Am Donnerstag, 27.09., können wir endlich wieder aufsatteln. Der neue Lüfter kommt schnell zu seinem Einsatz bei Tagestemperaturen von bis zu 34°C. Heute stehen knapp 340km auf dem Programm, denn wir wollen östlich von Lahore über den Grenzübergang direkt nach Indien. Für den morgigen Tag sind erneute Protestveranstaltungen von Islamisten angekündigt, da wollen wir lieber aus Pakistan raus sein.

Während unserer Pause etwas nördlich von Lahore kommen wir mit einem Pakistani ins Gespräch. Nach dem üblichen Woher und Wohin fragt er uns, ob wir keine Angst vor den Pakistanern hätten. Nein, antworten wir. Hat er denn Angst vor seinen eigenen Landsleuten? Er antwortet mit Ja.

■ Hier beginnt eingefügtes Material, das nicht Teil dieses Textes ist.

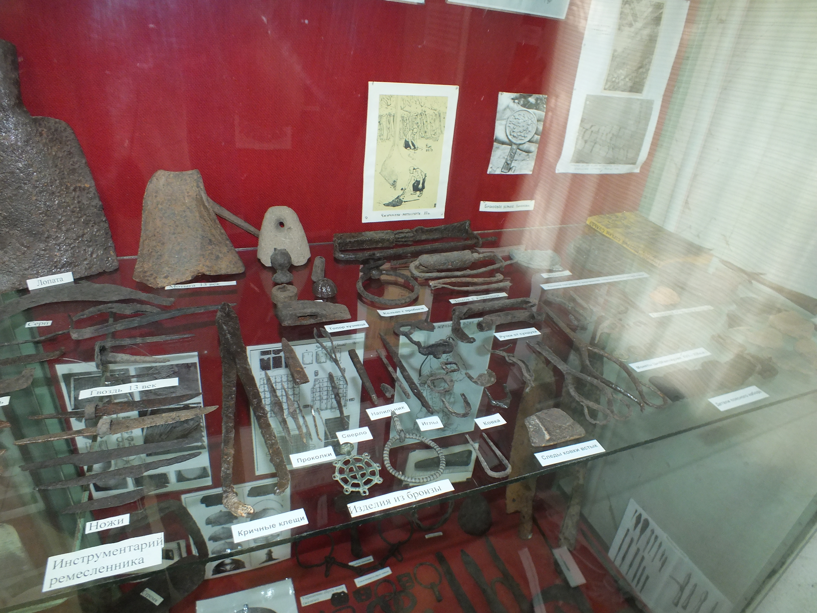 Olga, Primorsky krai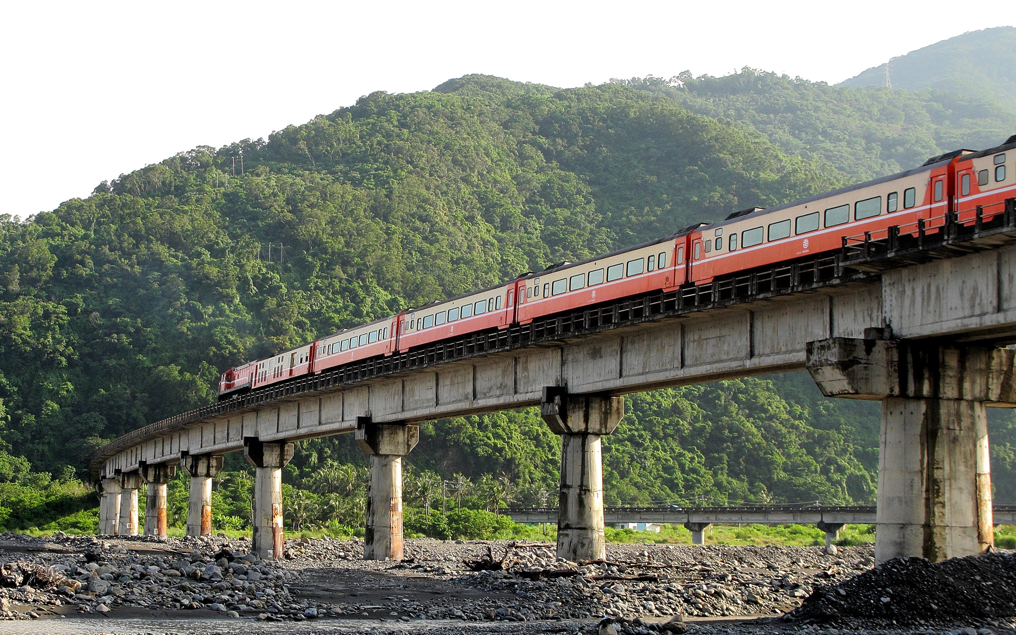 金崙溪鐵橋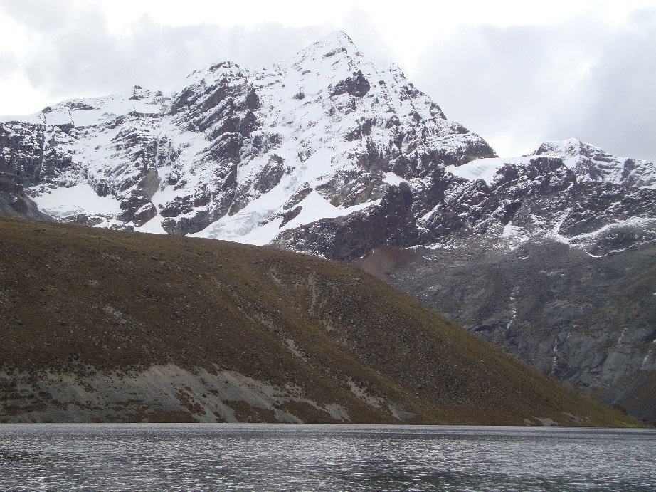 Nevado y laguna de Llongote en la provincia de Yauyos.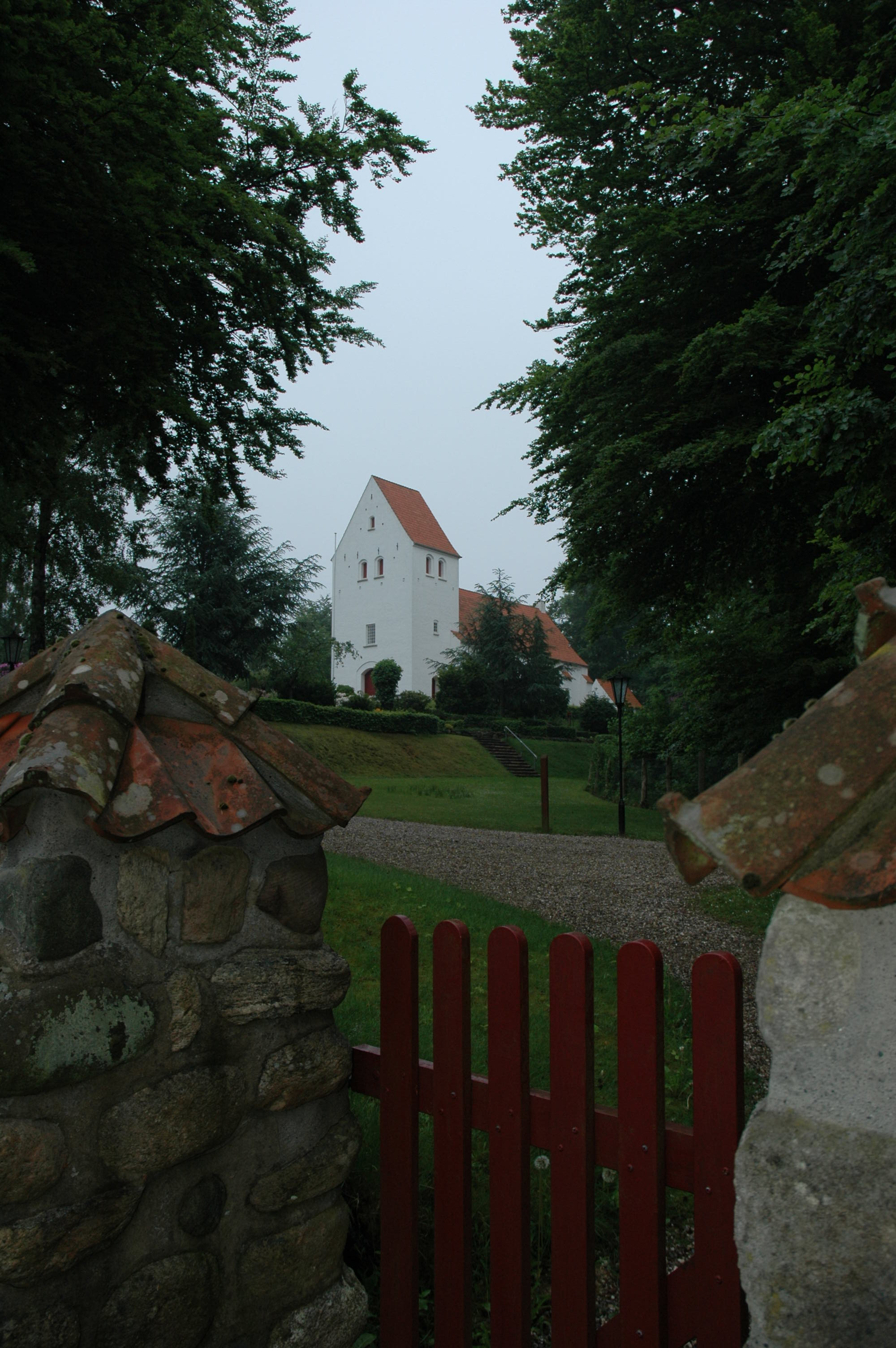 Billede af Gurre kirke taget fra foden af krikebakken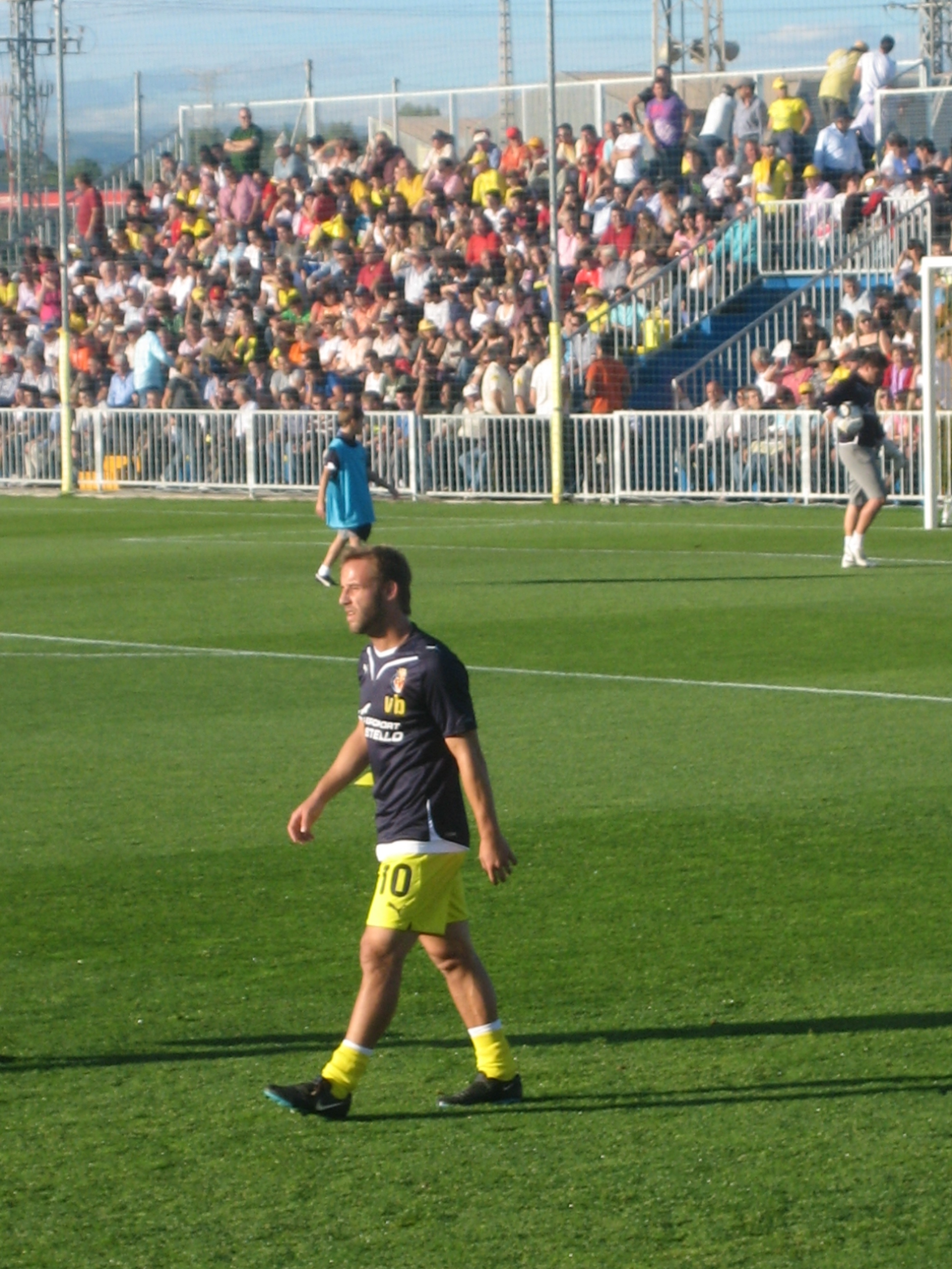 Joan Tomás en la seva etapa com a jugador del Villarreal Club de Fútbol "B" en el calfament previ al Villarreal CF "B" - CD Castellón de la temporada 2009-10 a la Ciutat Esportiva del Villarreal.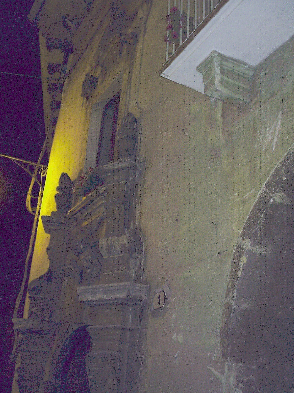 Palazo Serafini (Scanno, provincia dell'Aquila)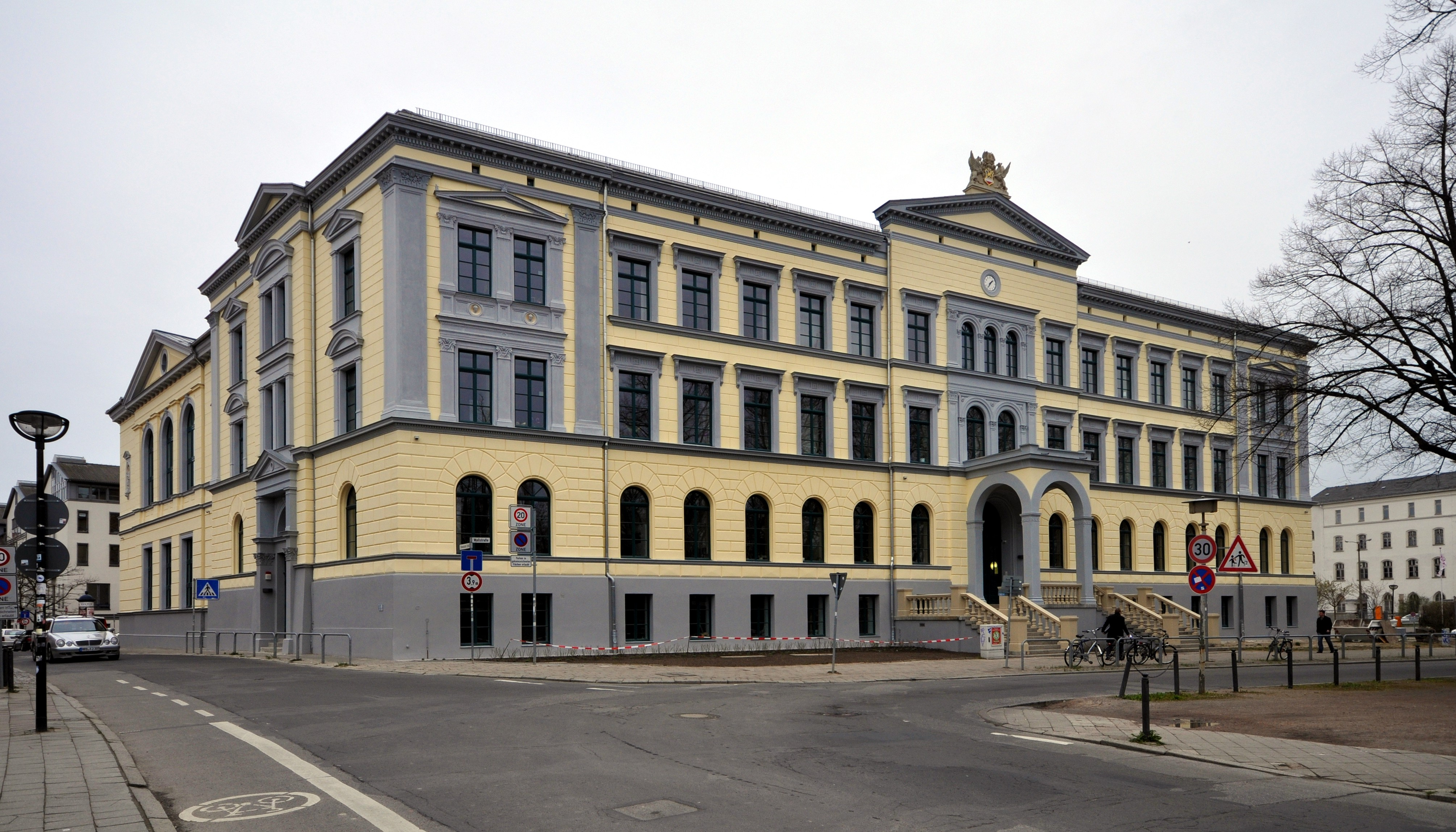 Große Stadtschule in Rostock, Wallstraße 1

Die Großstadt Lahore können wir zum Glück auf einer Ringstraße umfahren und erreichen am Nachmittag die pakistanisch-indische Grenze. Als wir auf die Zollabfertigung für die Mopeds warten, kommen unsere polnischen Freunde Maciej und Lucasz auf ihren Tenérés angeknattert. Gemeinsam durchlaufen wir die Grenzprozedur. Wir sind die letzte Amtshandlung des Tages, um 16 Uhr wird die Grenze geschlossen. Wir entscheiden uns, noch ein wenig zu bleiben und uns die Grenzshow anzuschauen. Jeden Tag um 17.30 Uhr wird in einer aufwendigen Zeremonie die Schließung der Grenze zelebriert. Inzwischen ist es zu einem richtigen Zuschauermagnet geworden, auf den Tribünen drängeln sich hunderte von Schaulustigen. Und es ist ein unterhaltsames Spektakel! Die Menge tobt, feuert an und feiert ihr Land – auf beiden Seiten der Grenze! Es ist ein kleiner Wettkampf zwischen Indien und Pakistan. Die indischen Grenzwächter haben sichtlich Spaß an der Sache und schwingen ihre uniformierten Beine mit Stolz in bester Can Can Manier in die Luft.

 
Es ist schon dunkel, als wir vier die Straßen von Amritsar erreichen. Wir stürzen uns in das Verkehrsgewühl und schlängeln uns zwischen Bussen, Autos, Eselskarren, Fahrrädern und Mopedrikschas durch die engen Gassen der Altstadt. Wir beziehen Quartier in Sichtweite des Goldenen Tempels, dem höchsten Heiligtum der Sikh Gläubigen. Der Tempel ist bis 2 Uhr morgens geöffnet und so können wir den langen, anstrengenden Tag hier entspannt ausklingen lassen.

Am nächsten Morgen schlendern wir durch die Altstadt und schauen dem indischen Alltagschaos zu. Das permanente Gehupe muss doch langfristig zu Hörschäden führen und es nützt nichts. Keiner reagiert auf das Ertönen des wichtigsten Bauteils eines indischen Autos.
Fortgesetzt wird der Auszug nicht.